Haemodynamically insignificant left-to-right shunts are frequently discovered when screening for congenital heart disease, resulting in significant economic and psychosocial impact.
A literature search was performed within the National Library of Medicine using the keywords small/insignificant/silent atrial septal defect (ASD), ventricular septal defect (VSD), patent ductus arteriosus (PDA) and patent foramen ovale (PFO). The search was refined by adding the keywords definition, classification and follow-up.

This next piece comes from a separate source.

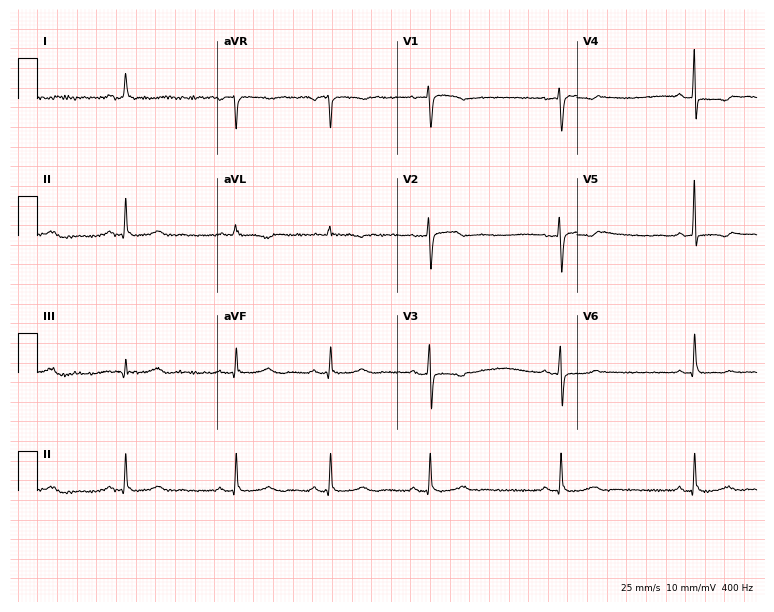
ECG (7.3-second recording at 400 Hz) — a female, 53 years old. Screened for six findings — first-degree AV block, right bundle branch block (RBBB), left bundle branch block (LBBB), sinus bradycardia, atrial fibrillation (AF), sinus tachycardia — none is recorded.

Our analysis revealed significant heterogeneity in the evaluation and management of innocent left-to-right shunts. The definitions for small defects vary greatly, making it difficult to distinguish between physiologic and pathologic lesions (eg, a PFO vs a true ASD). Most small defects will partially or completely resolve spontaneously early in life. If spontaneous resolution does not occur, the risk for long-term complications (such as embolic events and endocarditis) is low but poses several practical and ethical issues: immediate discharge versus long-term follow-up, duration and frequency of follow-up, and content and method of discussions with the parents. Additionally, there is controversy pertaining to treatment for PDAs and VSDs, particularly among interventional cardiologists, even though risk/benefit analyses are lacking.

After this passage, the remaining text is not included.